- _TASK OBJECTIVE_:
Give every entry again, unchanged, and leave its images out.

Dataset entries
********************

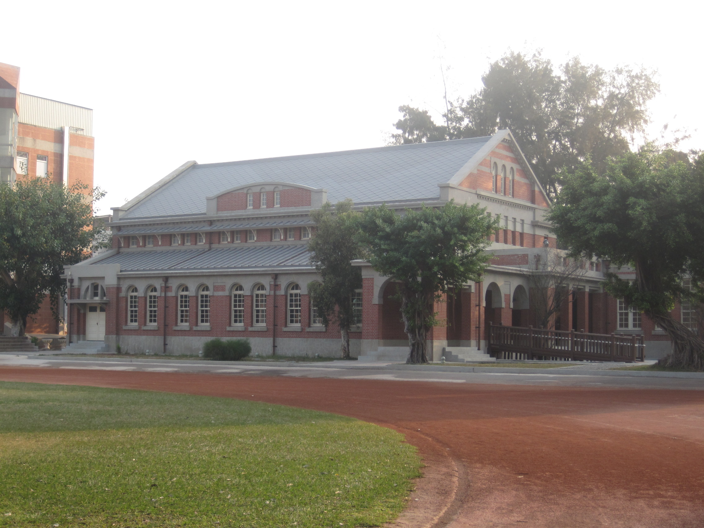 整修完成後的原臺南中學校講堂
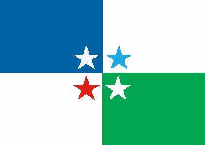 Bandera del Municipio de Avellaneda (Santa Fe, Argentina).
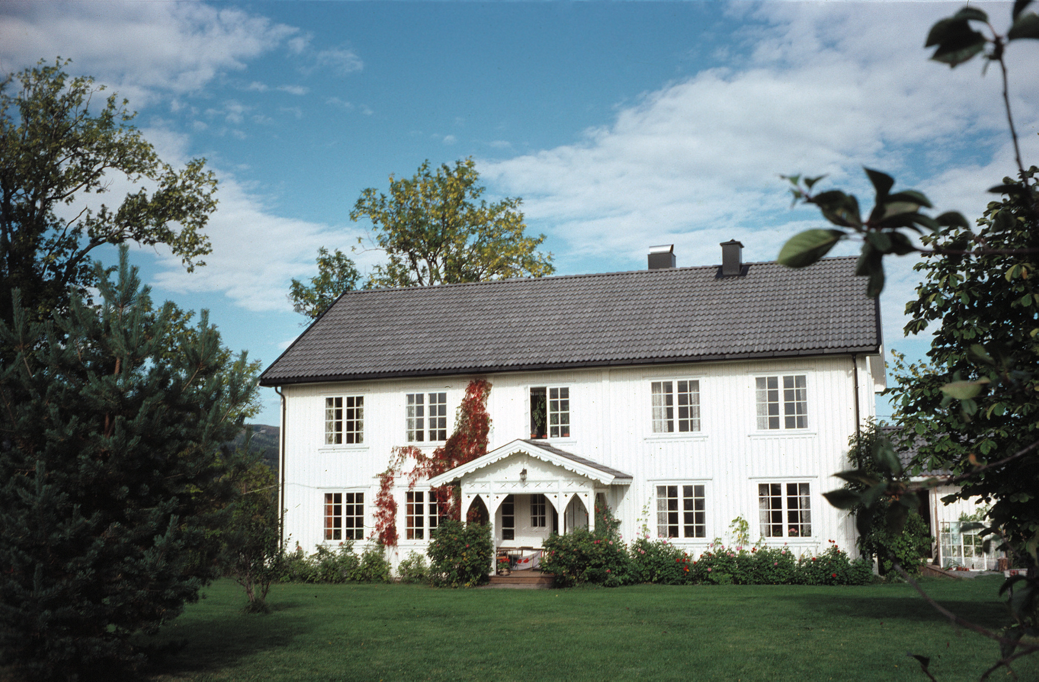 Hovedbygning
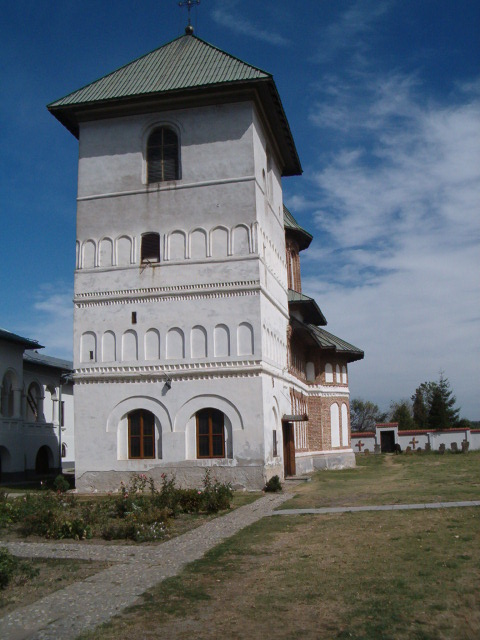 Biserica manastirii 04
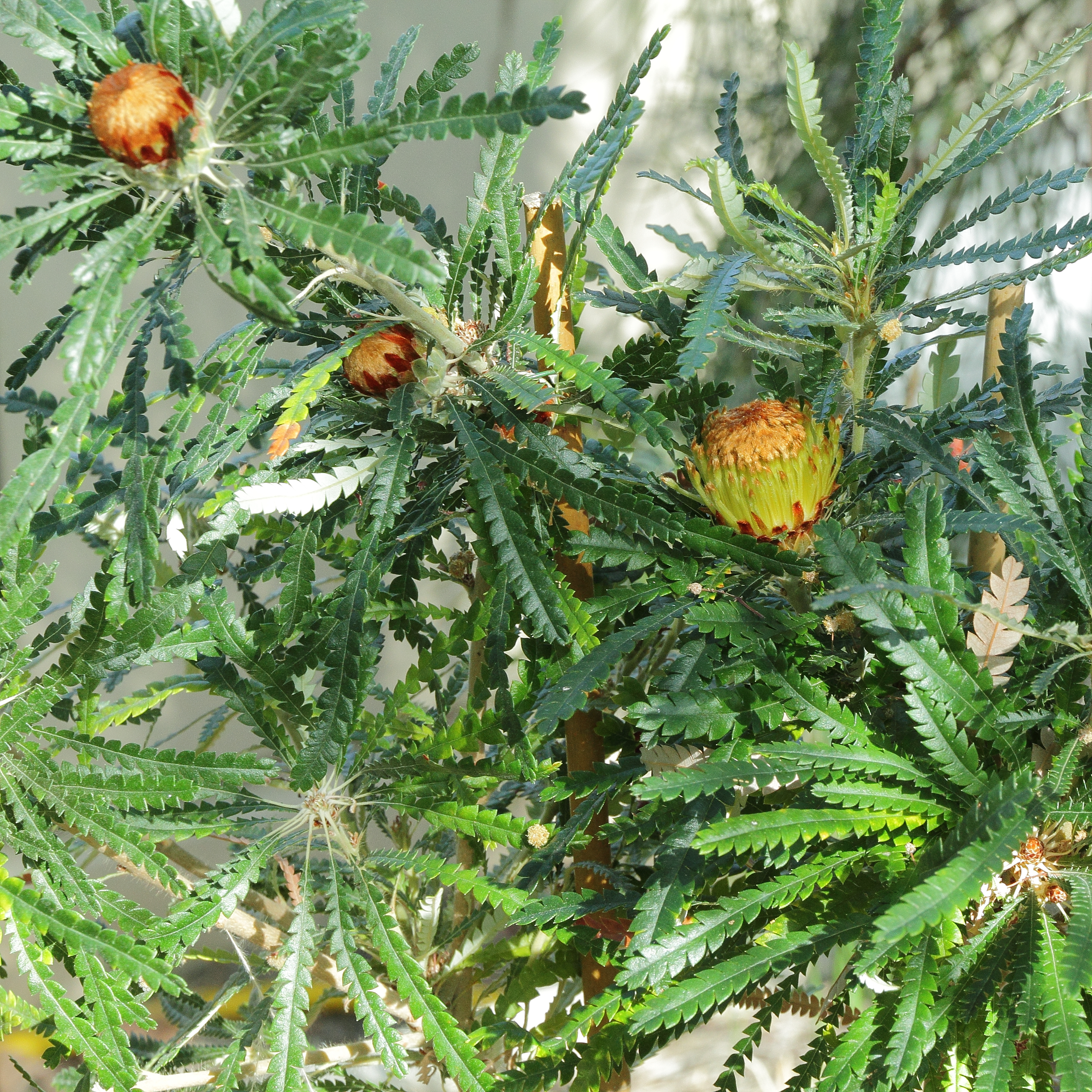 Dryandra formosa i Bergianska trädgården.
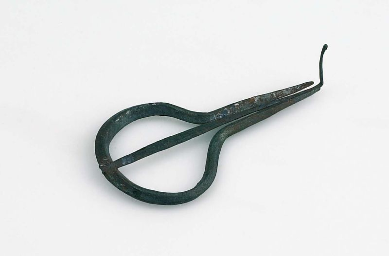 Tokkelinstrument. Mondharp van ijzer Unknown language: Rinding wesi
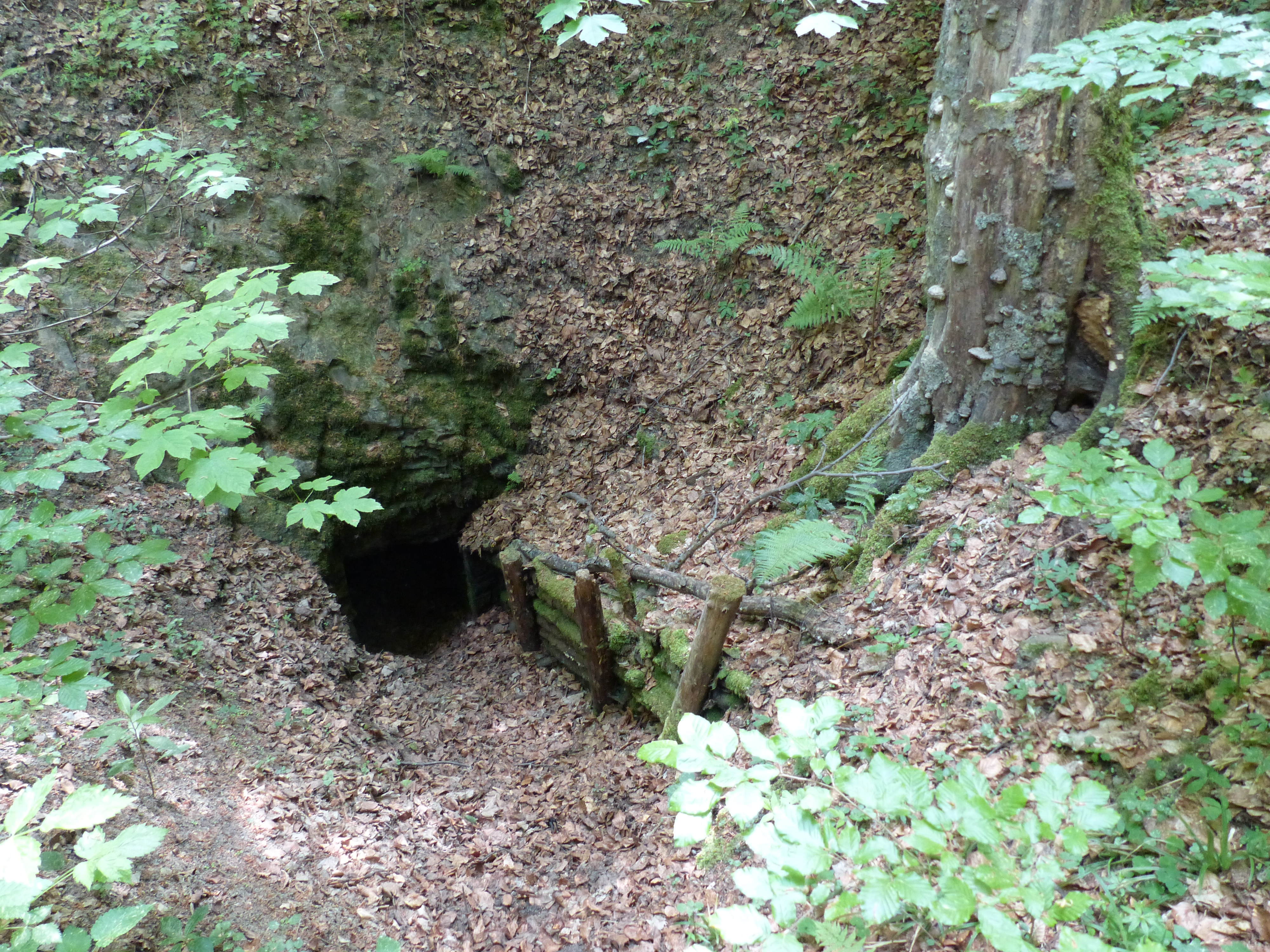 Eingang der Humboldthöhle
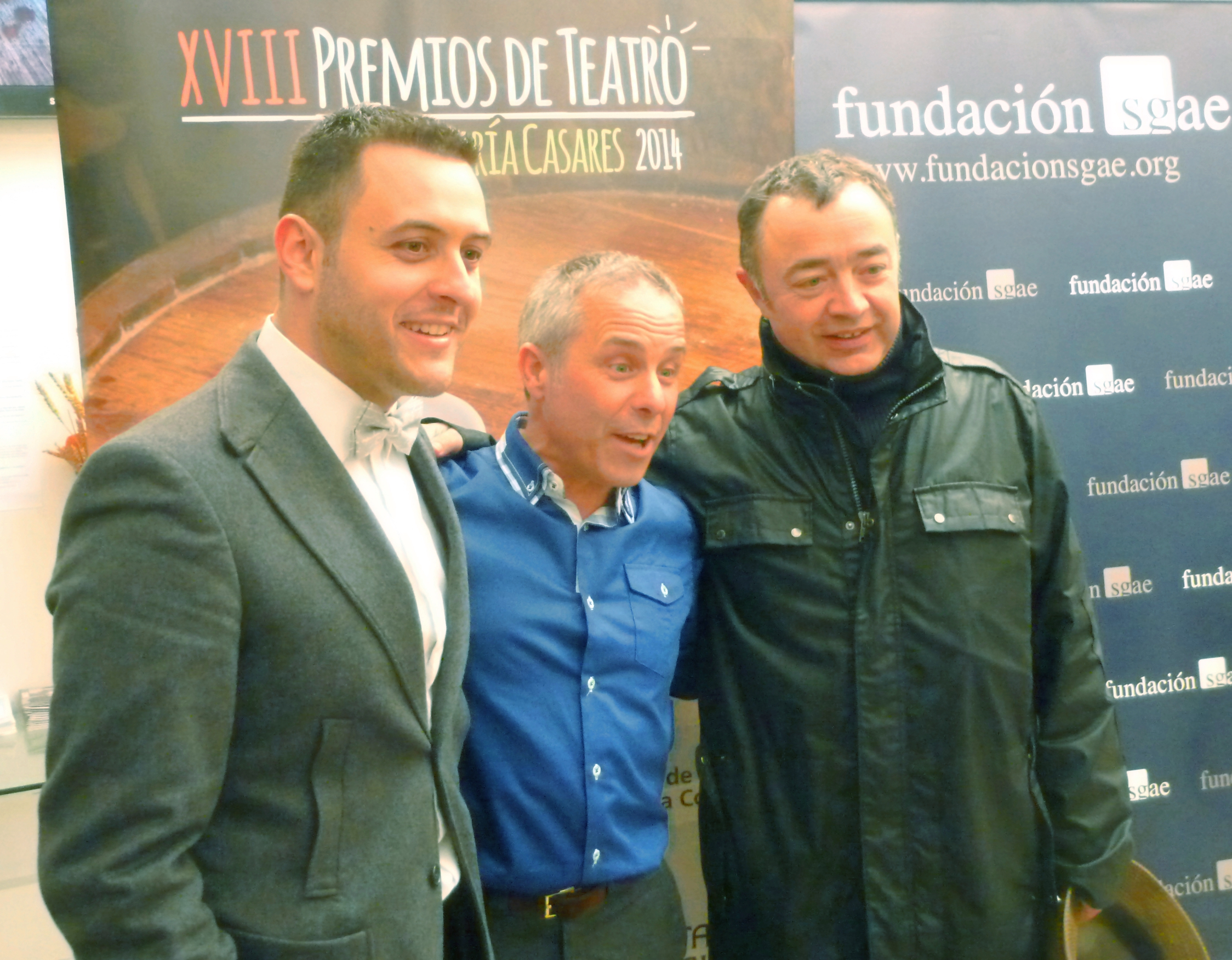 Roberto Pascual, Avelino González e Santi Prego na gala dos premios María Casares 2014.
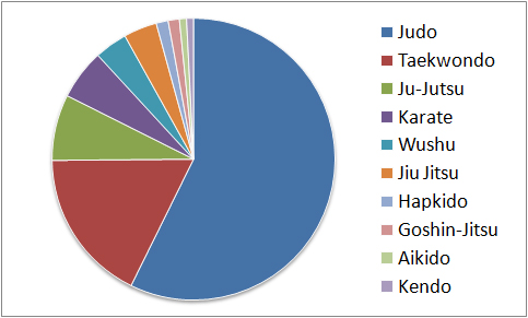 Tortendiagramm Mitglieder Dachverband für Budotechniken Nordrhein-Westfalen
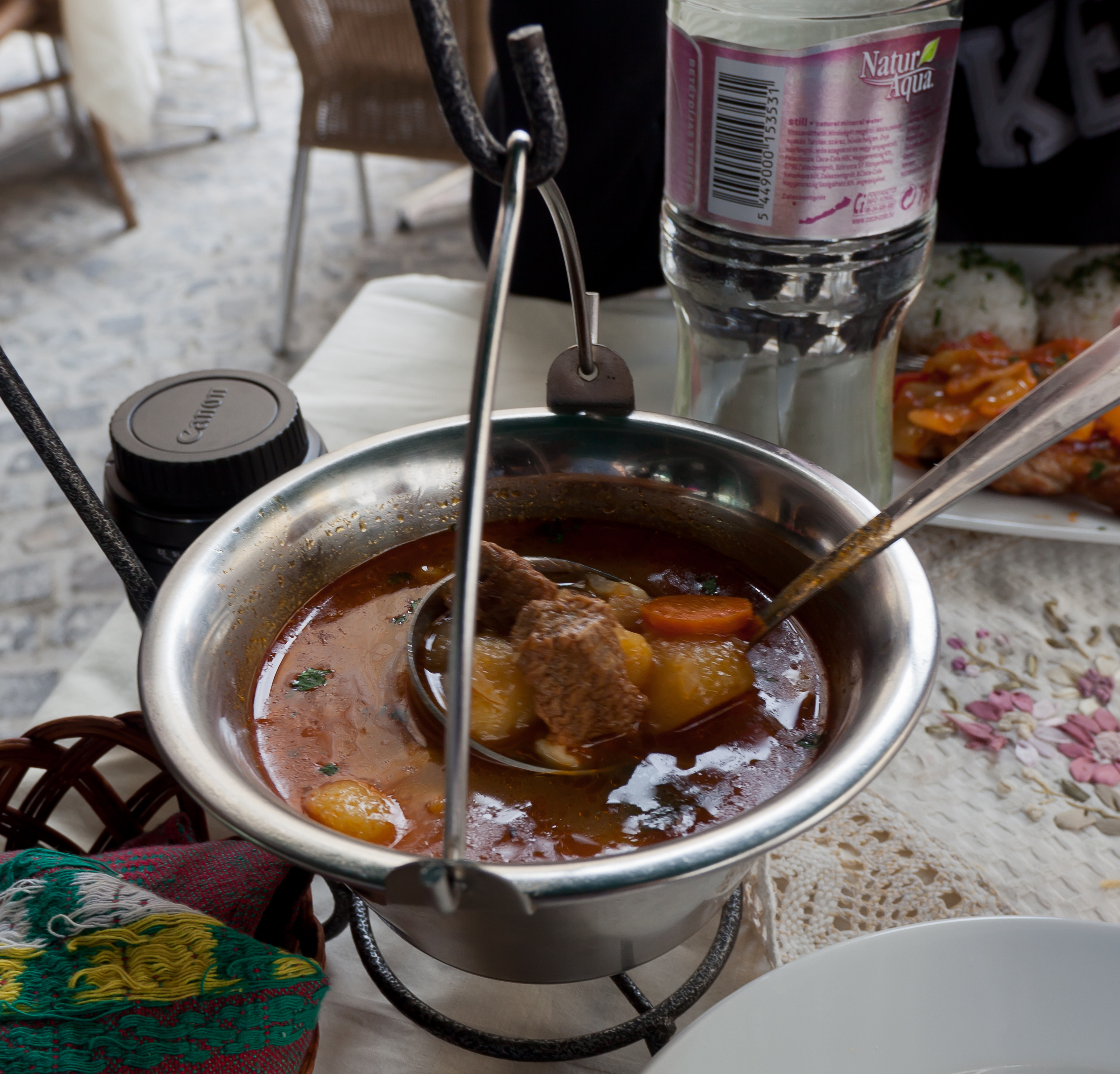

********************

- _ANSWER SPACE_:
 整修完成後的原臺南中學校講堂
 Bandera del Municipio de Avellaneda (Santa Fe, Argentina).
 Hovedbygning
 Biserica manastirii 04
 Dryandra formosa i Bergianska trädgården.
 Tokkelinstrument. Mondharp van ijzer Unknown language: Rinding wesi
 Eingang der Humboldthöhle
 Roberto Pascual, Avelino González e Santi Prego na gala dos premios María Casares 2014.
 Tortendiagramm Mitglieder Dachverband für Budotechniken Nordrhein-Westfalen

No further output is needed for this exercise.